An exact reproduction of the lines from the one with "2001.0 | 64 | 36 |" to the end of the data below is required. No other lines may be included.

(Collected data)
================
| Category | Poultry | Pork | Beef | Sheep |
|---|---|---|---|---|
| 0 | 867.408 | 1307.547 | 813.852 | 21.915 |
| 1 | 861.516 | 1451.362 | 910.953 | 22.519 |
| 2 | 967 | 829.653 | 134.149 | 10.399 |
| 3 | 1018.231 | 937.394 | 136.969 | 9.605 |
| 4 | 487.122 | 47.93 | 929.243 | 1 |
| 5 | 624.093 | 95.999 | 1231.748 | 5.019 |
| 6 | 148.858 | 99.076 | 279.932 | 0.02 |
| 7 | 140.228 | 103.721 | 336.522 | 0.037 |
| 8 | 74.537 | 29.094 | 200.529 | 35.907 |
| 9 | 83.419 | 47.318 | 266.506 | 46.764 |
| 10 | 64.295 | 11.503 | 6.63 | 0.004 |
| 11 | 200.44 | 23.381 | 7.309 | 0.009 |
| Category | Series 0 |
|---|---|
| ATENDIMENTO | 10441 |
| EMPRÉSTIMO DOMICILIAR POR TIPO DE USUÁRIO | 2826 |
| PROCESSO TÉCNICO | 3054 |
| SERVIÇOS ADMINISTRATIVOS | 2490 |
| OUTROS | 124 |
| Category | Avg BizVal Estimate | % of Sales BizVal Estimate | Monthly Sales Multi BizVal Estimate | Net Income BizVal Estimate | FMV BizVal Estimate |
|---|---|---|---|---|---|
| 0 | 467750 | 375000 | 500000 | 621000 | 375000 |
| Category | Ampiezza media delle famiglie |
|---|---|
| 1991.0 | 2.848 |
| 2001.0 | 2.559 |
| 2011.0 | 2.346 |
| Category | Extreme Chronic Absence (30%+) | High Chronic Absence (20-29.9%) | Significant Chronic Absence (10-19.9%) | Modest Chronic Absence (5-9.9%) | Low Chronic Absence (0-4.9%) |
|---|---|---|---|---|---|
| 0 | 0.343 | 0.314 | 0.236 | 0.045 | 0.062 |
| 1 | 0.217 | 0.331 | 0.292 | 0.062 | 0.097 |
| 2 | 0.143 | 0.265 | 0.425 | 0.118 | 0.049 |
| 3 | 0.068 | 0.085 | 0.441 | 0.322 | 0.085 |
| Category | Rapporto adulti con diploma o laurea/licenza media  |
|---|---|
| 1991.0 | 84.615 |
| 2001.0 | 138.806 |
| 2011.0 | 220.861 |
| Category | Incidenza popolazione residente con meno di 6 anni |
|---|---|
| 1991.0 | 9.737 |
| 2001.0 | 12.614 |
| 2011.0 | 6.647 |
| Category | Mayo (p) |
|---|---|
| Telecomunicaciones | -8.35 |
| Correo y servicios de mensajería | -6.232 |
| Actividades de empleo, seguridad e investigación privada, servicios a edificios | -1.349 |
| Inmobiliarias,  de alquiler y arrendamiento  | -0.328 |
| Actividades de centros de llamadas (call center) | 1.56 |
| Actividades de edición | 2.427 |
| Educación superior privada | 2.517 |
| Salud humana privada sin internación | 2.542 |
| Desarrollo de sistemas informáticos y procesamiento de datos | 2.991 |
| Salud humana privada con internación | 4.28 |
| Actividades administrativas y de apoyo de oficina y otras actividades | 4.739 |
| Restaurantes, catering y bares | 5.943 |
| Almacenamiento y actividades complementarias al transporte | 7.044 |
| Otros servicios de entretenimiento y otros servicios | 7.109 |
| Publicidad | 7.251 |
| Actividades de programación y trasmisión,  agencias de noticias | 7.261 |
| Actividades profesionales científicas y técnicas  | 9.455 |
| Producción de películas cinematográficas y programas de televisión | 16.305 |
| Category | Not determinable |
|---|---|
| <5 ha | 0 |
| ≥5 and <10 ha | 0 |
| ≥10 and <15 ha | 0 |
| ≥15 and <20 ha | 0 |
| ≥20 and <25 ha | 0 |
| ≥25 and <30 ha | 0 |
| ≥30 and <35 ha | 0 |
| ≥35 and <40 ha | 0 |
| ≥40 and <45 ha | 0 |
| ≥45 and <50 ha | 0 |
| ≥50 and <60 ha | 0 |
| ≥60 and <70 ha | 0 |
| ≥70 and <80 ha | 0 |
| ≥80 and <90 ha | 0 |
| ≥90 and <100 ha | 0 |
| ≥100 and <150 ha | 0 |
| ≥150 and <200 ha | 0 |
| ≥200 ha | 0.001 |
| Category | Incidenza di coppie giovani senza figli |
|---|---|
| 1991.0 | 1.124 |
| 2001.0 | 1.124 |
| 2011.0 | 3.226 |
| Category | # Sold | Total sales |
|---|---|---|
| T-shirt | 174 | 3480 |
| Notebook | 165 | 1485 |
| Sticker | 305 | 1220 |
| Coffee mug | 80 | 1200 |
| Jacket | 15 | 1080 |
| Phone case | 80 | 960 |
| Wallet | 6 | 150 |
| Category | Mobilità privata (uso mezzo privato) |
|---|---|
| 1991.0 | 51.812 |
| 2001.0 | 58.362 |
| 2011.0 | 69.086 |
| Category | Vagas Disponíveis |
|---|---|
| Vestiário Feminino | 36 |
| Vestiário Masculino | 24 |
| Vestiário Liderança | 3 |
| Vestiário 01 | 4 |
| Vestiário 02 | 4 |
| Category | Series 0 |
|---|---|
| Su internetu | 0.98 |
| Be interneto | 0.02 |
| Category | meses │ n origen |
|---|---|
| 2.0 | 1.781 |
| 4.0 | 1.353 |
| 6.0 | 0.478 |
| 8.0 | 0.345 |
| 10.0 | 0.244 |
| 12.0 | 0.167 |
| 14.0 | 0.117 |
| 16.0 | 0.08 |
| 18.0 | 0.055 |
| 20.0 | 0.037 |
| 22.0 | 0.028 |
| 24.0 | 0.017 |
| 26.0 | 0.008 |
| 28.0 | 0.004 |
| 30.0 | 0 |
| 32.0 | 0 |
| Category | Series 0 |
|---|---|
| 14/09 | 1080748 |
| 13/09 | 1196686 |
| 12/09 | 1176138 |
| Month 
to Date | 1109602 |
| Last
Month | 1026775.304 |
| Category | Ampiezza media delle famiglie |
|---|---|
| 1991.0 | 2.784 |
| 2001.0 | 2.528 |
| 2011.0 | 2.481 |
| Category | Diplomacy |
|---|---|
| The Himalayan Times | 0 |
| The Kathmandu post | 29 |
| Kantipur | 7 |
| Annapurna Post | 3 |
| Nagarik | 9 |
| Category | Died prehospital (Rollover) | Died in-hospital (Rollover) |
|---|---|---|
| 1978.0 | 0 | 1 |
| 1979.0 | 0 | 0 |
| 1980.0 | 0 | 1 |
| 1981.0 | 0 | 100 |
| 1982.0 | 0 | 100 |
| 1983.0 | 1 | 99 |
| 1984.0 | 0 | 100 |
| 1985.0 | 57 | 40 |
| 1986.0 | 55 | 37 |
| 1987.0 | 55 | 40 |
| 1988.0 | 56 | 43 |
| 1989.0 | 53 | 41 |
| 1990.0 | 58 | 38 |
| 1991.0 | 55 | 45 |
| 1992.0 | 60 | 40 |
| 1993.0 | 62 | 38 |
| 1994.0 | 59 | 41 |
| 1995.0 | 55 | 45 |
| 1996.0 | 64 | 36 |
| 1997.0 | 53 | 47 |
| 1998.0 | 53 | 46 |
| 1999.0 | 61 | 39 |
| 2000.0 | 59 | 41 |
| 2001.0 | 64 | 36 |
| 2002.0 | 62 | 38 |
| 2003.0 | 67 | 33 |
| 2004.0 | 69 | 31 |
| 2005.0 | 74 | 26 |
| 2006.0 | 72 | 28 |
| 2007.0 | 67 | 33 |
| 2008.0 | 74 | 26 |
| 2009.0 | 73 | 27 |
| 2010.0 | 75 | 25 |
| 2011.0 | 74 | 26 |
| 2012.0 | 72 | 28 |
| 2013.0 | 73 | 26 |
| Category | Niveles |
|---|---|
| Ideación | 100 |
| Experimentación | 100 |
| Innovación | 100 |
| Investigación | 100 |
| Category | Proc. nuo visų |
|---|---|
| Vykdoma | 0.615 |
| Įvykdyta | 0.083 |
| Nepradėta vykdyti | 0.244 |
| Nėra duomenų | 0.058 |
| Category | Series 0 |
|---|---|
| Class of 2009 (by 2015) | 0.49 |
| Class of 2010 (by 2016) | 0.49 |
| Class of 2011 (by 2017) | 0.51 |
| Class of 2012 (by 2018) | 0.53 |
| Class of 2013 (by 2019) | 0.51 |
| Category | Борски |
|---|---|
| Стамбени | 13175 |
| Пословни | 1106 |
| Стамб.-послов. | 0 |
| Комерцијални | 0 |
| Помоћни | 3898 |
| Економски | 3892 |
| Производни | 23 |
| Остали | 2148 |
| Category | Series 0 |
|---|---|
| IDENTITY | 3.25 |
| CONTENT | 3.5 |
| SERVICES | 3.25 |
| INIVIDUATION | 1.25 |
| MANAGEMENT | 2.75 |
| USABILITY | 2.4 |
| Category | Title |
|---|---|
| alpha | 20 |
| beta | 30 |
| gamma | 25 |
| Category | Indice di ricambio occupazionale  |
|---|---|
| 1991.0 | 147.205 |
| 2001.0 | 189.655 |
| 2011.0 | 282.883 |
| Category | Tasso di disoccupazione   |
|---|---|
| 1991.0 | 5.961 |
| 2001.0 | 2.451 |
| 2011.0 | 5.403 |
================
-- Result of the task --
| 2001.0 | 64 | 36 |
| 2002.0 | 62 | 38 |
| 2003.0 | 67 | 33 |
| 2004.0 | 69 | 31 |
| 2005.0 | 74 | 26 |
| 2006.0 | 72 | 28 |
| 2007.0 | 67 | 33 |
| 2008.0 | 74 | 26 |
| 2009.0 | 73 | 27 |
| 2010.0 | 75 | 25 |
| 2011.0 | 74 | 26 |
| 2012.0 | 72 | 28 |
| 2013.0 | 73 | 26 |
| Category | Niveles |
|---|---|
| Ideación | 100 |
| Experimentación | 100 |
| Innovación | 100 |
| Investigación | 100 |
| Category | Proc. nuo visų |
|---|---|
| Vykdoma | 0.615 |
| Įvykdyta | 0.083 |
| Nepradėta vykdyti | 0.244 |
| Nėra duomenų | 0.058 |
| Category | Series 0 |
|---|---|
| Class of 2009 (by 2015) | 0.49 |
| Class of 2010 (by 2016) | 0.49 |
| Class of 2011 (by 2017) | 0.51 |
| Class of 2012 (by 2018) | 0.53 |
| Class of 2013 (by 2019) | 0.51 |
| Category | Борски |
|---|---|
| Стамбени | 13175 |
| Пословни | 1106 |
| Стамб.-послов. | 0 |
| Комерцијални | 0 |
| Помоћни | 3898 |
| Економски | 3892 |
| Производни | 23 |
| Остали | 2148 |
| Category | Series 0 |
|---|---|
| IDENTITY | 3.25 |
| CONTENT | 3.5 |
| SERVICES | 3.25 |
| INIVIDUATION | 1.25 |
| MANAGEMENT | 2.75 |
| USABILITY | 2.4 |
| Category | Title |
|---|---|
| alpha | 20 |
| beta | 30 |
| gamma | 25 |
| Category | Indice di ricambio occupazionale  |
|---|---|
| 1991.0 | 147.205 |
| 2001.0 | 189.655 |
| 2011.0 | 282.883 |
| Category | Tasso di disoccupazione   |
|---|---|
| 1991.0 | 5.961 |
| 2001.0 | 2.451 |
| 2011.0 | 5.403 |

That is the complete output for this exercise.